Voilà quels étaient les griefs personnels de Mme de Staël contre les journaux. Mais ils ne sont que le point de départ d’une argumentation très serrée, où les adversaires de la liberté des journaux pourraient aujourd’hui encore trouver des armes.

Le journal ne peut être comparé au livre, tout d’abord parce que le livre n’est que la manifestation d’une pensée isolée, tandis qu’un journal, des souscripteurs, sont une sorte d’association dans l’État, et tombent, par conséquent, sous le coup des lois qui régissent les associations.
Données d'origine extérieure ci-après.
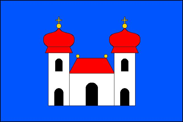 Vlajka obce Machov
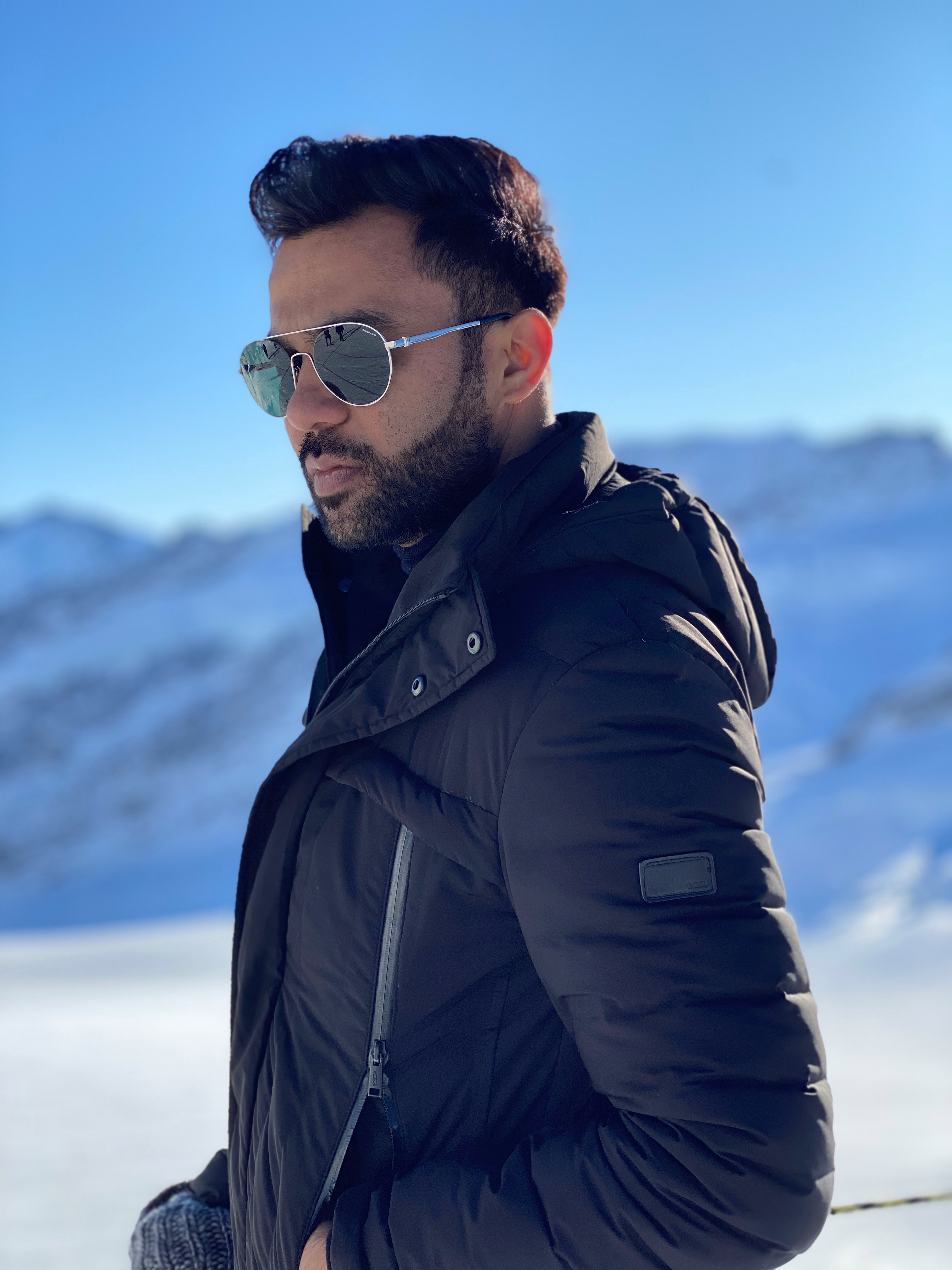 Ali Abbas Zafar
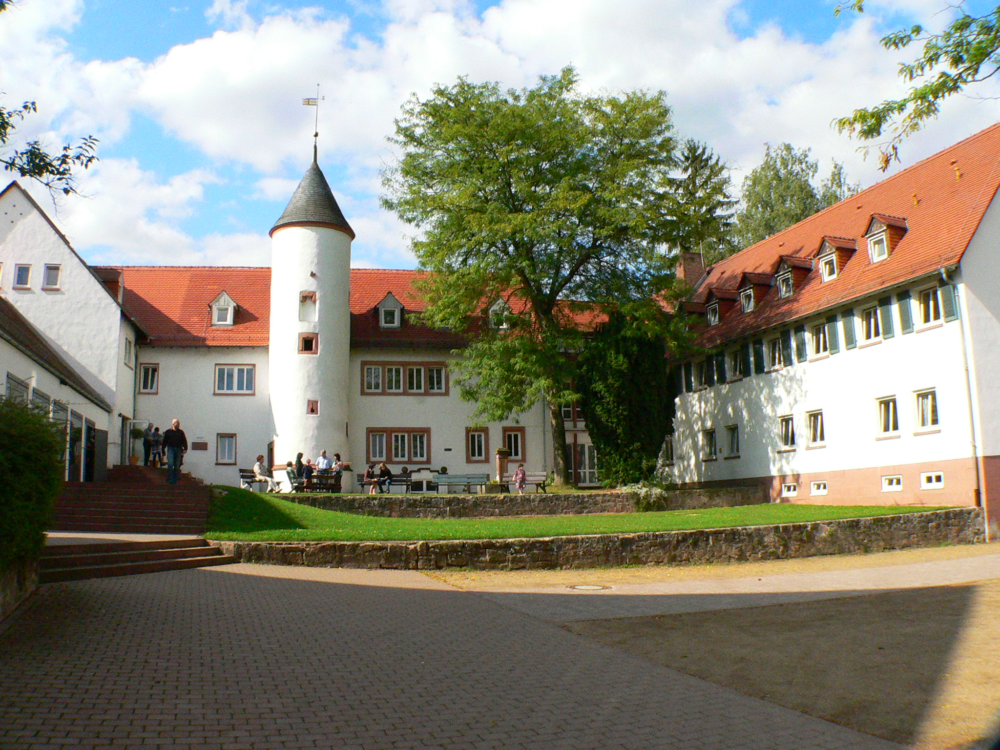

Donc, si vous n’admettez pas le droit d’association, il est parfaitement absurde d’admettre la liberté de la presse. Le raisonnement est irréfutable. Il est si juste, que de très bons esprits de notre temps, qui ne connaissaient pas ce livre de Mme de Staël, ont reproduit à leur insu cet argument. « Nous réclamons la liberté d’association, ont-ils dit, au nom de la liberté de la presse ; l’une ne va pas sans l’autre. » Pareillement, d’autres réclament pour les journaux des lois restrictives au nom des lois qui restreignent le droit d’association. Ils ont raison, chacun à leur point de vue, et c’est le mérite de Mme de Staël d’avoir démontré cette vérité la première.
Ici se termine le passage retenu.